A maior parte da gente do mundo
pensa uma coisa errada: que as regiões tropicais são quentes. Há
regiões tropicais quentes, sim, mas há áreas de regiões tropicais
onde o frio grassa como grassa lá sob o céu de Érico Veríssimo, e há
tanto frio e geada que os homens usam roupas que penso que talvez
sejam únicas no mundo, grossos novelos de lã em forma de poncho com
barras de franjas, e folgadas calças enfiadas em botas de cano alto
e protetores chapéus que devem, uma vez ou outra, acho, protegê-los
até de neves
E o céu de Érico Veríssimo é um
céu de passarinhos! Tanto frio, e as árvores por cima da gente são
verdes como se não houvesse inverno, e têm folhas, e têm bagas, e
tem musgos, e devem ter ninhos – pois se o céu é um céu de
passarinhos, como é que não vai haver ninhos?

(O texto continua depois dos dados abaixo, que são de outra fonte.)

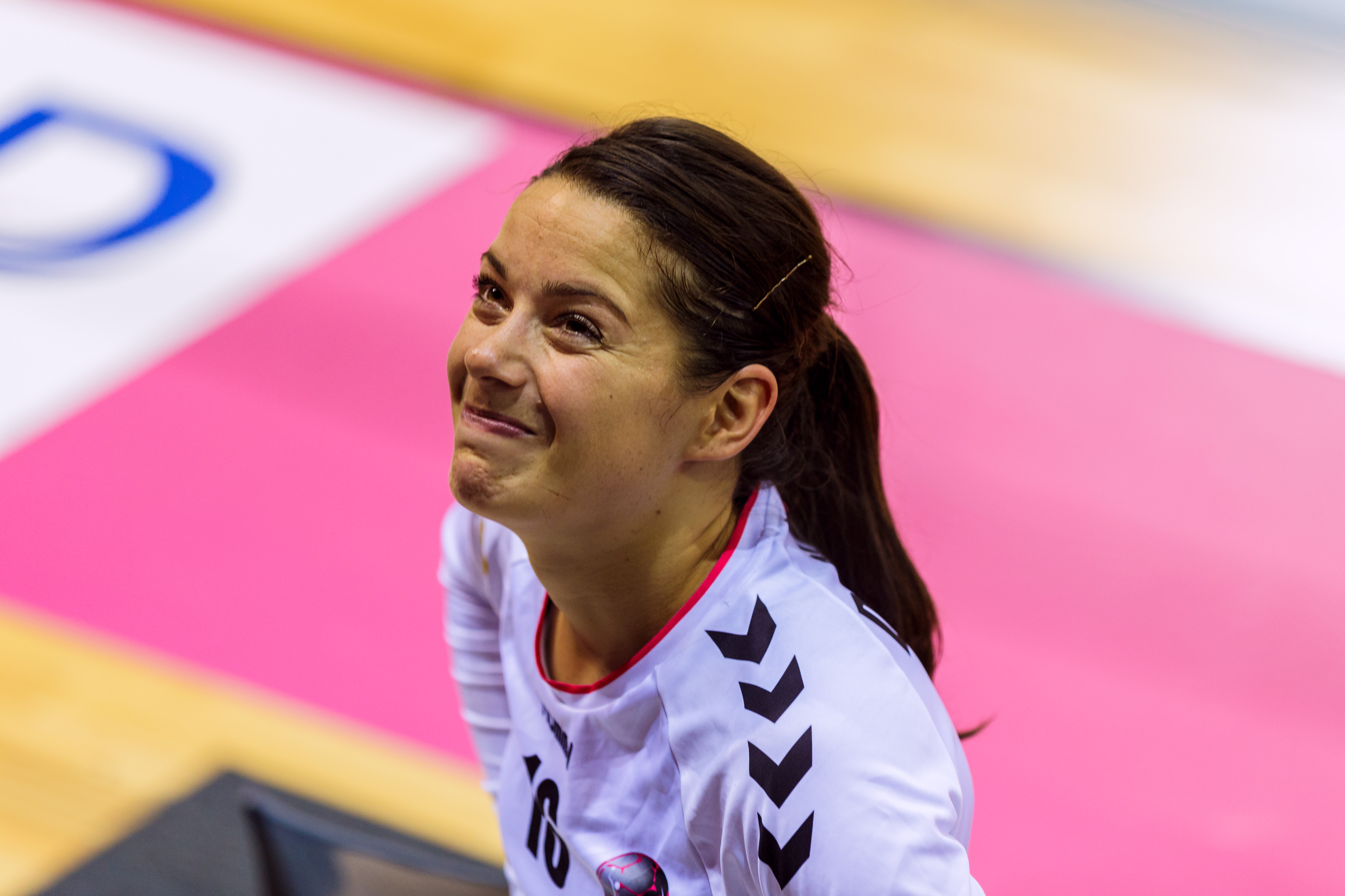 Match de handball du BREST Bretagne Handball à domicile face à Besançon (Entente Sportive Bisontine Féminin) le 16 novembre 2016. La Brest Arena a vu son club l'emporter 24-21.

Há ninhos, lá, como
não os há em nenhum lugar, ninhos brancos e azuis, ninhos de frisos,
e de beirados, e de varandas, e de cercas, e de janelas azuis,
ninhos azuis e brancos de gatos nas varandas de ladrilho vermelho,
pois céu como aquele não há outro, nem ninhos assim também não os há
por aí, porque os passarinhos do céu de Érico Veríssimo são
passarinhos encantados, e gostam tanto daquele céu e daqueles ninhos
que ficam gostando de azul com branco para o resto da vida, e nem
poderia ser de outro jeito!
Lá, quando vem a noite, ela não
fica escura como nos outros lugares: a noite do céu de Érico
Veríssimo também é encantada como quase tudo naquele lugar, e a
noite daquele céu é revestida de estrelas enormes, muito próximas,
tão próximas que é possível ver-se o passeio dos satélites e dos
asteróides por dentre elas, e então os passarinhos daquele céu ficam
tão fascinados por terem um céu assim para viver, e ninhos assim
também, que se deitam na grama, braços cruzados atrás da nuca, peito
aberto para poderem ver com o coração, e espiam as estrelas, e os
satélites, e os asteróides, e sabem que de noite é de veludo negro
aquele lugar de pendurar estrelas, aquele que de dia fica daquele
inexplicável azul que é o azul do céu de Érico Veríssimo, tão azul
que talvez só lá mesmo seja assim!
Ah! Como um céu assim só pode ser
um céu de passarinhos! Foi sob aquele céu que Érico Veríssimo nasceu
e viveu um bom tempo, e ali também nasceram passarinhos tão únicos
no universo quanto ele o foi - mas também, sob um céu como aquele,
só poderiam nascer, mesmo, passarinhos únicos!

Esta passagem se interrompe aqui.